GOAL OF THE EXERCISE -
Pictures left aside, return the lines below exactly, from the one with "SALUDCOOP | 13 | 0.052 |" to the end, including both ends.

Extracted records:
☆ ☆ ☆ ☆ ☆

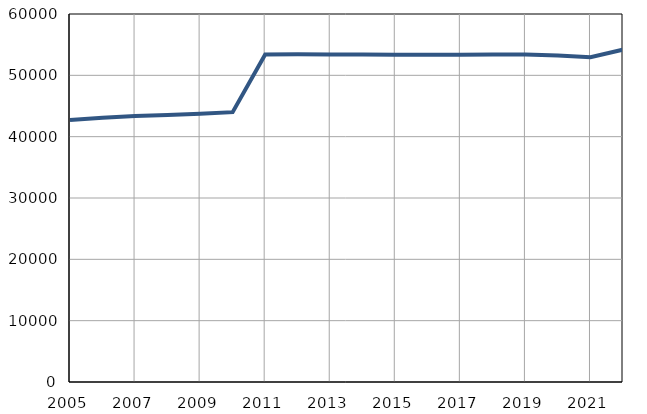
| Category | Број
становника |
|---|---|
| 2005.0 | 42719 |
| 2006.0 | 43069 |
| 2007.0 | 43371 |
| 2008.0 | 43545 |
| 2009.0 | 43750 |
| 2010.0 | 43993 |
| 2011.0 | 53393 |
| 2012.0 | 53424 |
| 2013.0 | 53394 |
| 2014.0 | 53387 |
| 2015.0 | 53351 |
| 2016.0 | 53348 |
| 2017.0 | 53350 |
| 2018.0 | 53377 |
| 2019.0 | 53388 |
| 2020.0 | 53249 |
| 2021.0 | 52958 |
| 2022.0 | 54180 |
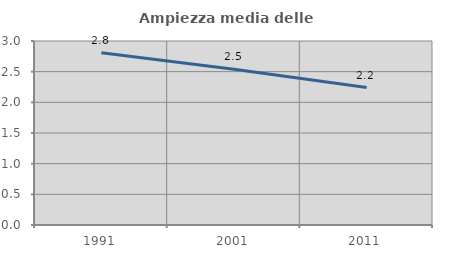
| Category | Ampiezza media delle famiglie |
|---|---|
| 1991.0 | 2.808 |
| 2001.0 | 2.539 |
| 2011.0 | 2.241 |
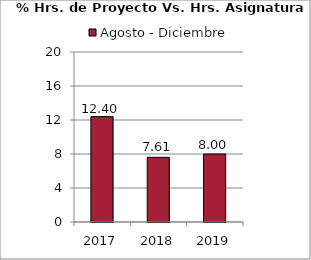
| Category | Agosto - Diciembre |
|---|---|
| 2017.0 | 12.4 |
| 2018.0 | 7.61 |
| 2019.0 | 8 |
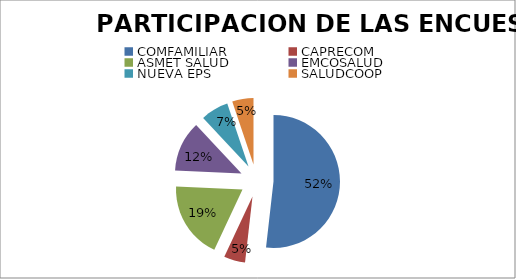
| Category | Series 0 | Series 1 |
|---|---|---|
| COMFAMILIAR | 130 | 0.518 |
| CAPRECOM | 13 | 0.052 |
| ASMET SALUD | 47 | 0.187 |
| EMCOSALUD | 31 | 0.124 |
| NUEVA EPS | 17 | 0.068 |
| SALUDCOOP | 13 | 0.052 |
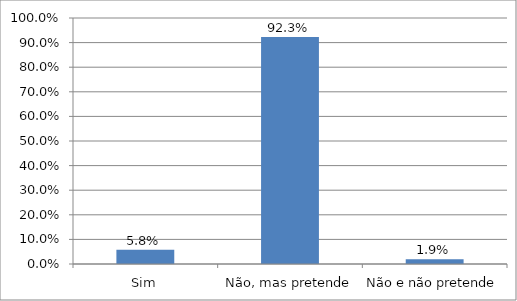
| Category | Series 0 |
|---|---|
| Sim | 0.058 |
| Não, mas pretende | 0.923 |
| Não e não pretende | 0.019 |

☆ ☆ ☆ ☆ ☆

ANSWER BOX -
| SALUDCOOP | 13 | 0.052 |
| Category | Series 0 |
|---|---|
| Sim | 0.058 |
| Não, mas pretende | 0.923 |
| Não e não pretende | 0.019 |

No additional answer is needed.